I was reading a recent article by Jody Harris Smith, after the title itself caught my attention. "Observations About Recovery From CFS" Recovery? Hmmmm.....The words below gave me pause and had me nodding my head in agreement.
"Like a person whose home has been destroyed by a natural disaster, we stand (or lay in a stupor) and survey the wreckage, and wonder where to begin."
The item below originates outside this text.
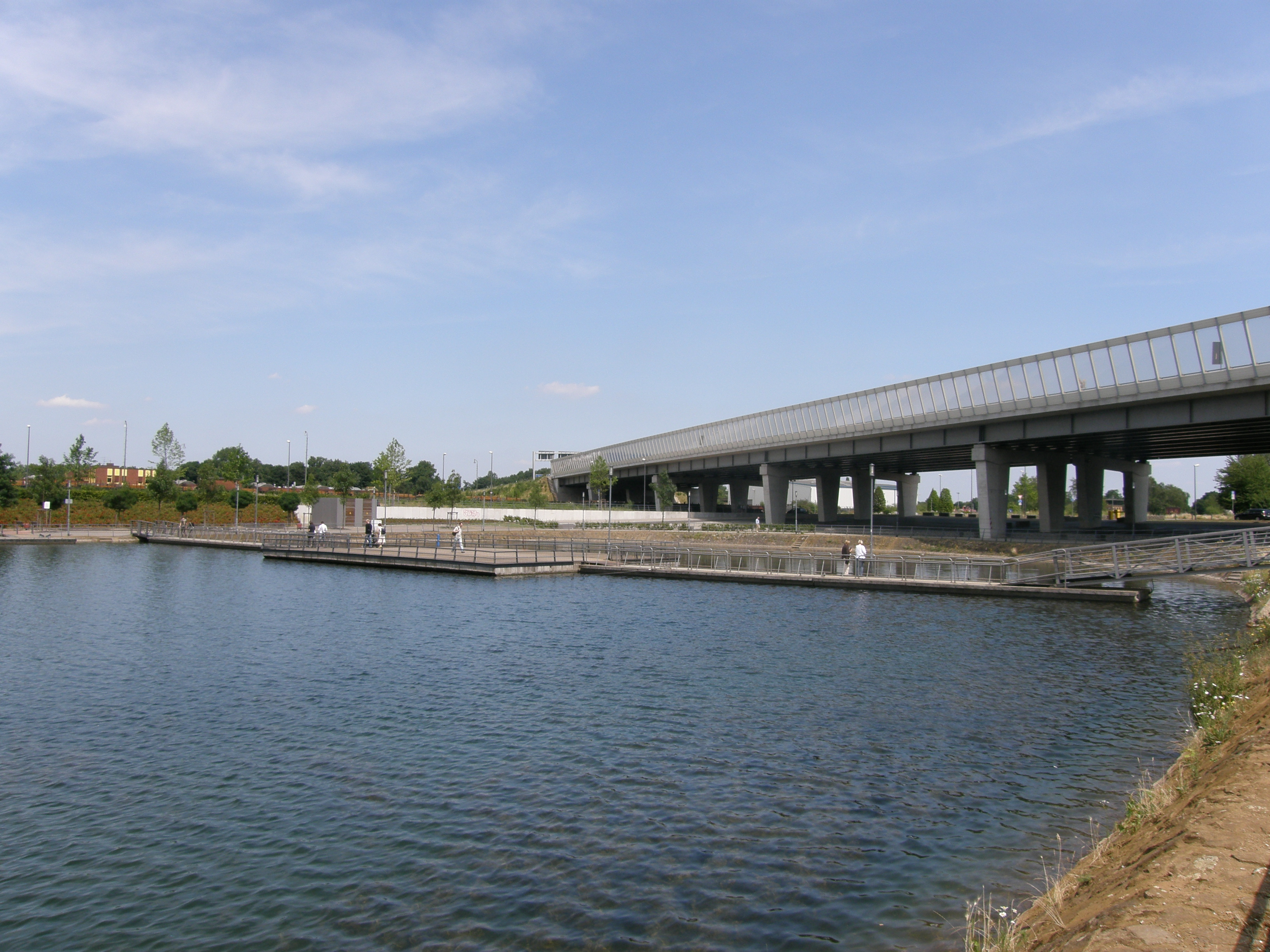 Innenhafen Duisburg "überdachter" Parkplatz an der A59 am Innenhafen, davor der Ponton am östlichen Ende des Hafenbeckens

For people with CFS/ME and Lyme, these natural disasters are often an ongoing occurrence. How do we begin to restore our lives~ and can we? The process of recovery is not a straight path, and even the definition of recovery is different for everyone. Jody shares how people with CFS/ME are often afraid to even speak of a plan for recovery as the journey is such a rocky one and our hopes are dashed so often. Bruce Campbell, who is the founder of the CFS/FM Self Help Programs, feels he has recovered, but still needs to pace himself and stay within his energy envelopes. Even though he can go on long hikes for miles and miles, he must rest and stay on top of how he is feeling.
Is there a chance of recovery for people with CFS/ME? I think asking that question, you could get as many responses as there are people! I do know that there are things we can do to manage and adapt to living with ME/CFS. Living our best life within our limitations and for those who can, moving those limits out with support from such things as medications, supplements, pacing, and learning to stay within our energy envelopes.
Recently members of my email support group with Bruce Campbell's program shared the recent videos by Dr. Nancy Klimas on how to exercise without having post exercise malaise. Being de-conditioned to the extent that I am has made things worse for me I believe. I have been afraid to exercise. After watching these videos and reading all the info from my support group, Joel and I plan to follow this program and see what comes from it. We are cautiously hopeful.... You can watch the videos at ME-CFS Community . There is some valuable information found in the 5 short videos, and the man who runs this support site has made them available to everyone, whiles sharing his own journey with severe ME/CFS.
Hope you find them helpful too. They are worth watching!